We can see examples of this in microbiology, ecology, political science and archaeology. Instead of mousing around menus and buttons, manually, editing cells in a spreadsheet and dragging files between several different software programs to Obtain results, These researchers wrote scripts. Their scripts automate the movement of files, the cleaning of the data, the statistical analysis, and the creation of graphs, figures and tables. This saves a lot of time when checking the analysis and redoing it to explore different options. And by looking at the code in the script file, Which Becomes part of the publication, anyone can see the exact steps That produced the published results.

Other recommendations include the use of common, Non proprietary file formats for storing files (such as CS, or comma separated variables, for tables of data) and simple rubrics for Systemically organizing files into folders to make it easy for others to understand how the information is structured. They recommend free software That is available for all computer systems (eh. Windows, Mac, and Linux) for analyzing and visualizing the data (such as R and Python). For collaboration, they recommend a free program called Git, that helps to track changes when many people are editing the same document.

Currently, These Are the tools and methods of the savant-grade, and many mid career and senior researchers have only a vague awareness of them. But many undergraduates are learning them now. Many graduate students, seeing a personal Advantages to getting organized, using open formats, free software and streamlined collaboration, are seeking out training and tools from volunteer organizations such as the Software Carpentry, Data Carpentry and propensity to fill the gaps in Their formal training. My university recently created an Science Institute, the where we help researchers Adopt These recommendations. Our institute is part of a bigger movement That includes similar Institutes at Berkeley and New York University.

As students learning These skills graduate and progress into positions of Influence, we’ll see These standards become the new normal in science. Scholarly journals will time require code and data files to accompany publications. Funding agencies will time require they be Placed in Publicly accessible online repositories.

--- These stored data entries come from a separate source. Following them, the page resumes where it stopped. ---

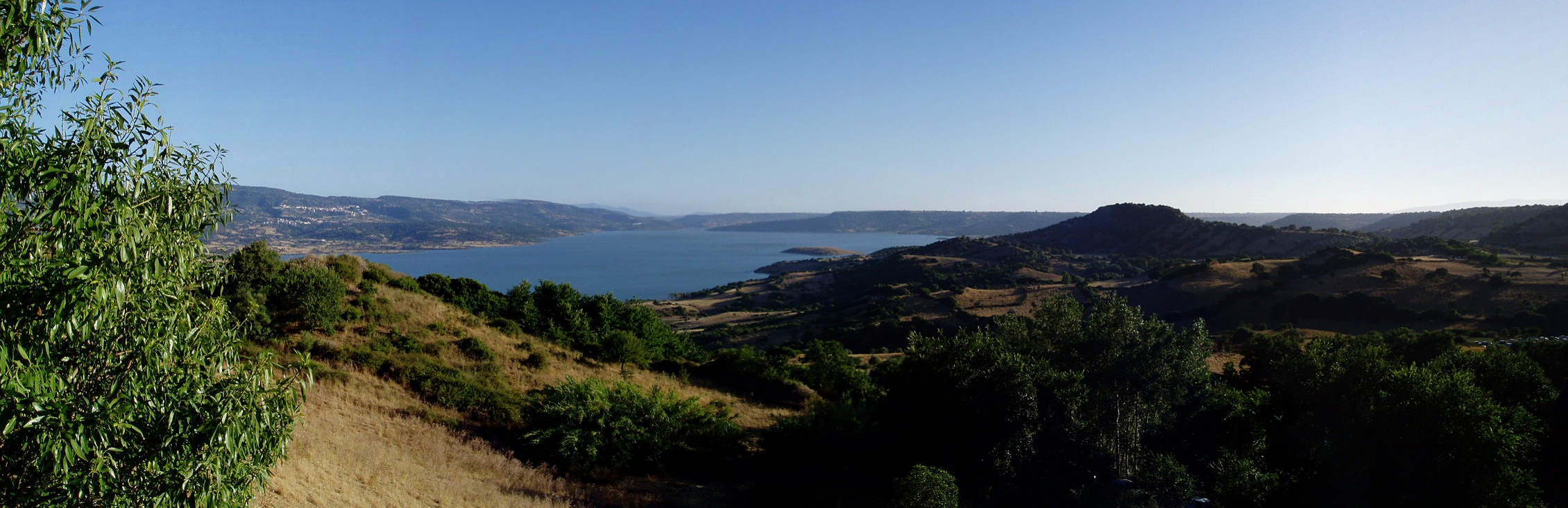 Visto dal santuario di Santu Antine - Sedilo (OR)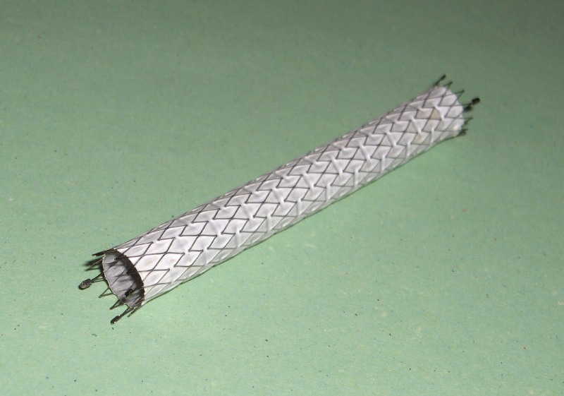 Un stent couvert de 8mm (utilisation pour lésions iliaques)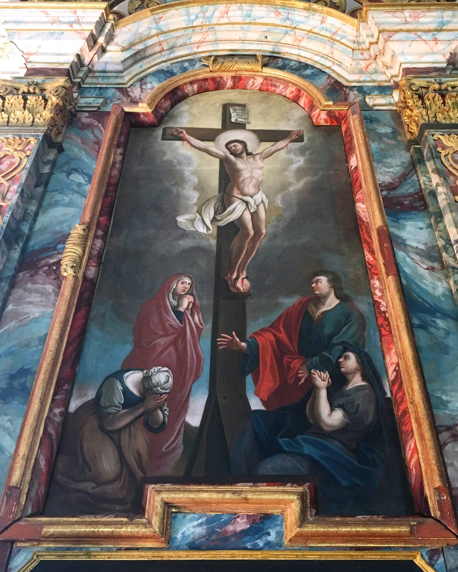 Altaret från Bergs gamla kyrka i Jämtland, utfört 1767–47 av konstären Carl Hofverberg och bildhuggaren Jonas Granberg. Finns idag uppställt längs sidoväggen i Bergs kyrka.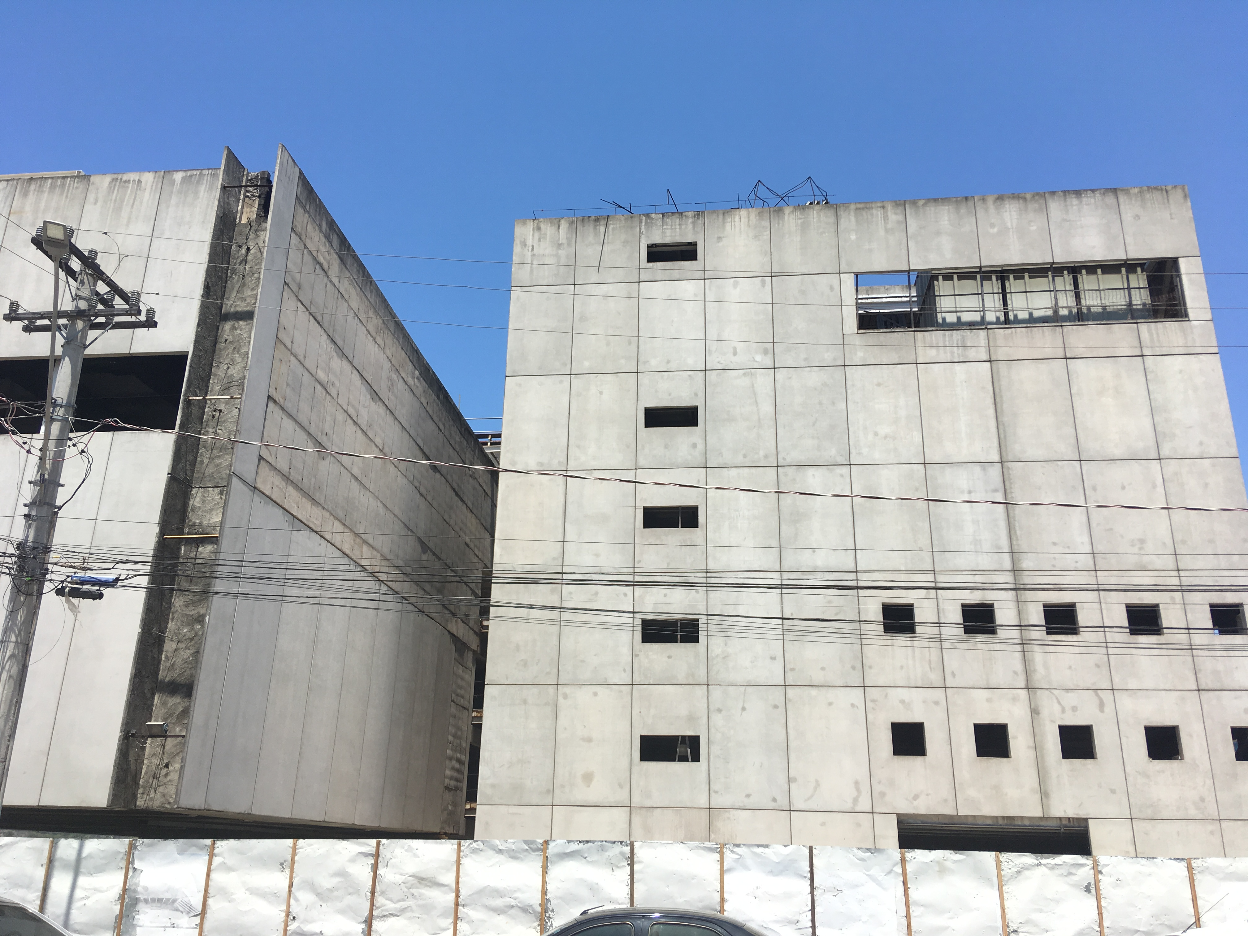 Paredes inacabadas.

Open formats and free software are a win / win

This change in the way researchers use computers will be beneficial for public engagement with science. As researchers become more comfortable sharing more of Their files and methods, members of the public will have much better access to scientific research. For example, a high school teacher will be able to show students the raw data from a recently published discovery and walk the students through the main parts of the analysis, Because all Of These files will be available with the journal article.

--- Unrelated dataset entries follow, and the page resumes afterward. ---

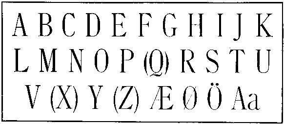 Udsnit fra: Hanebogen. Læsebog med Billeder 1. Del udgivet af Julie Heins. København 1890.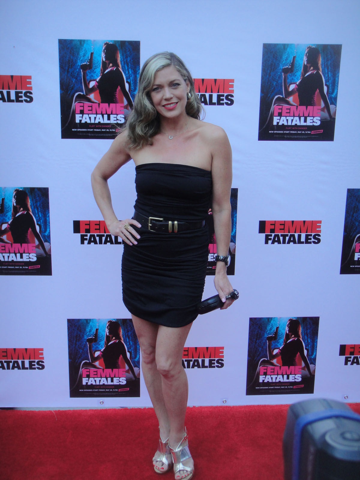 Femme Fatales Red Carpet - Leilani Sarelle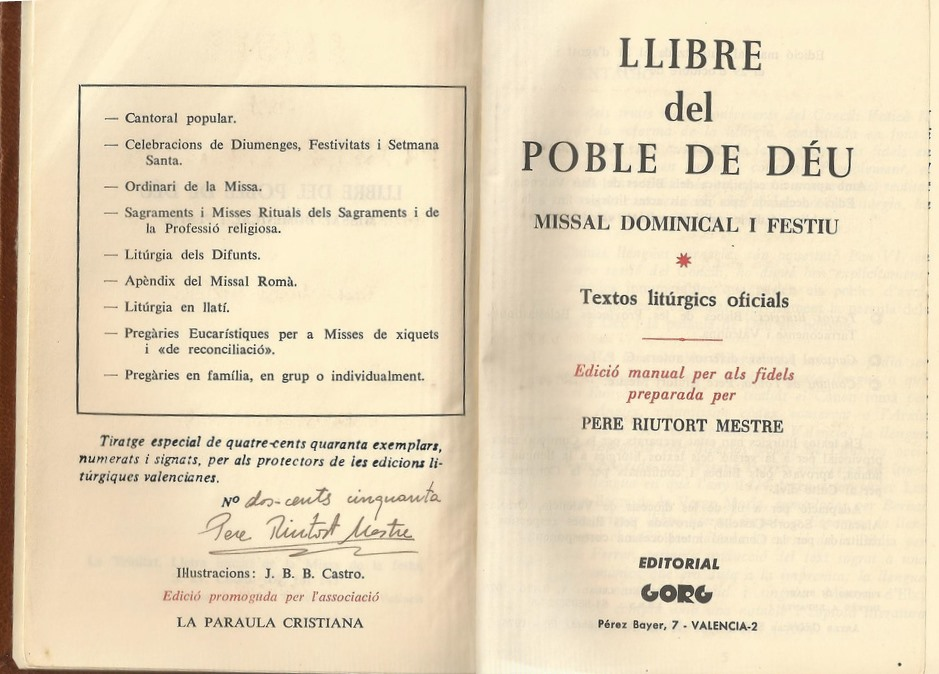 Imagen tomada el 20180308

Similarly, as researchers increasingly use free software, members of the public will be able to use the same software to remix and extend results published in journal articles. Currently many researchers use expensive commercial software programs, the cost of Which makes them inaccessible to people outside of universities or large corporations.

Of course, the personal computer is not the sole cause of problems with reproducibility in science. Poor experimental design, inappropriate statistical methods, a highly competitive research environment and the high value Placed is a novelty and publication in high-profile journals are all to blame.

What’s unique about the role of the computer Is that we have a solution to the problem. We have clear recommendations for tools mature and well-tested methods borrowed from computer science research to Improve the reproducible of research done by any kind of scientist has a computer. With a small investment of time to learn These tools, we can help restore this cornerstone of science.